Thursday, July 08, 2010

Go Ahead, Drink the Kool-Aid

Here's something I'd never heard of until today: the Villejuif leaflet, which sparked a food panic in the 1970s and '80s, mostly in Europe, and especially in France. It was a simple list spread by pre-Internet methods (mimeographs and photocopies, probably) claiming that a number of well-known and harmless chemicals were in fact highly carcinogenic, and conversely that a number of dangerous chemicals were harmless. These days, nonsense travels faster, but it always got around.

Reportedly millions were befuddled by the leaflet, which was falsely attributed to the Gustave-Roussy Institute in Villejuif, France, which specializes in oncology. The leaflet touted citric acid (E330) as an especial menace, something not even the most rabid food purists would claim then or now. More about the leaflet is here, as well as being mentioned in a book on the theory and practice of rumors.

I found out about the leaflet because of the packets of Kool-Aid I have in my kitchen. They're the genuine articles, owned by Kraft Foods these days, with Kool-Aid Man right there on the front. Not long ago Lilly and I were at the grocery store and she asked me to buy Kool-Aid. She'd never asked for it before, but she's taken to drinking it at a friend's house. I'd never bought it for her, mainly because it had never occurred to me.
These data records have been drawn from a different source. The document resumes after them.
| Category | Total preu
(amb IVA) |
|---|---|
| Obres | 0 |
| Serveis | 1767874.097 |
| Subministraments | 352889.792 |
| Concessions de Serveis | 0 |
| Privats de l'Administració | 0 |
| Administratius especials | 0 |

The last time I was a consumer of Kool-Aid, along with a fair amount of Hi-C (a Coca-Cola brand) and Funny Face (a Pillsbury brand), was during the Nixon administration.

What's the main ingredient of Kool-Aid? I didn't know, so I checked: citric acid. That information led to my Villejuif tangent. Runner-up ingredients are maltodextrin, calcium phosphate, salt, artificial flavor, vitamin C, Red 40 and Blue 1.
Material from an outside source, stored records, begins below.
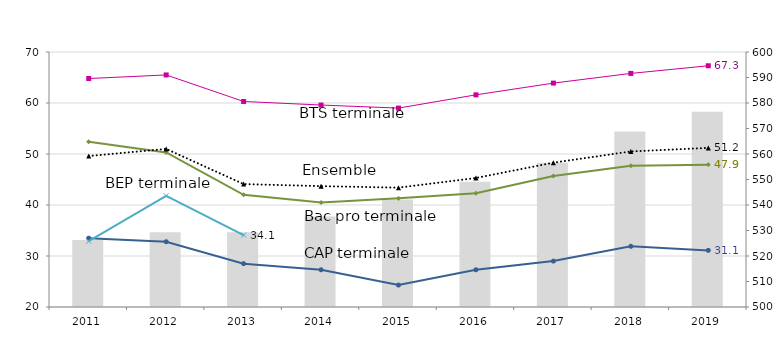
| Category | PIB 1er trimestre |
|---|---|
| 2011.0 | 526.286 |
| 2012.0 | 529.356 |
| 2013.0 | 529.29 |
| 2014.0 | 535.512 |
| 2015.0 | 542.195 |
| 2016.0 | 549.134 |
| 2017.0 | 556.591 |
| 2018.0 | 568.865 |
| 2019.0 | 576.535 |

Everything has a history; and so it is with Kool-Aid. It's just another thing we have Hastings, Nebraska, to thank for.

At 20¢ a pack, which is what I paid, Kool-Aid is actually much cheaper now than during the Great Depression, adjusted for inflation. It sold for a nickel a pack in those days, it seems, which the Fed's inflation calculator tells me had the equivalent of about 85¢ worth of purchasing power today. One more thing: if the Kool-Aid Man broke down your wall or fence, how would you explain that to the claims adjuster?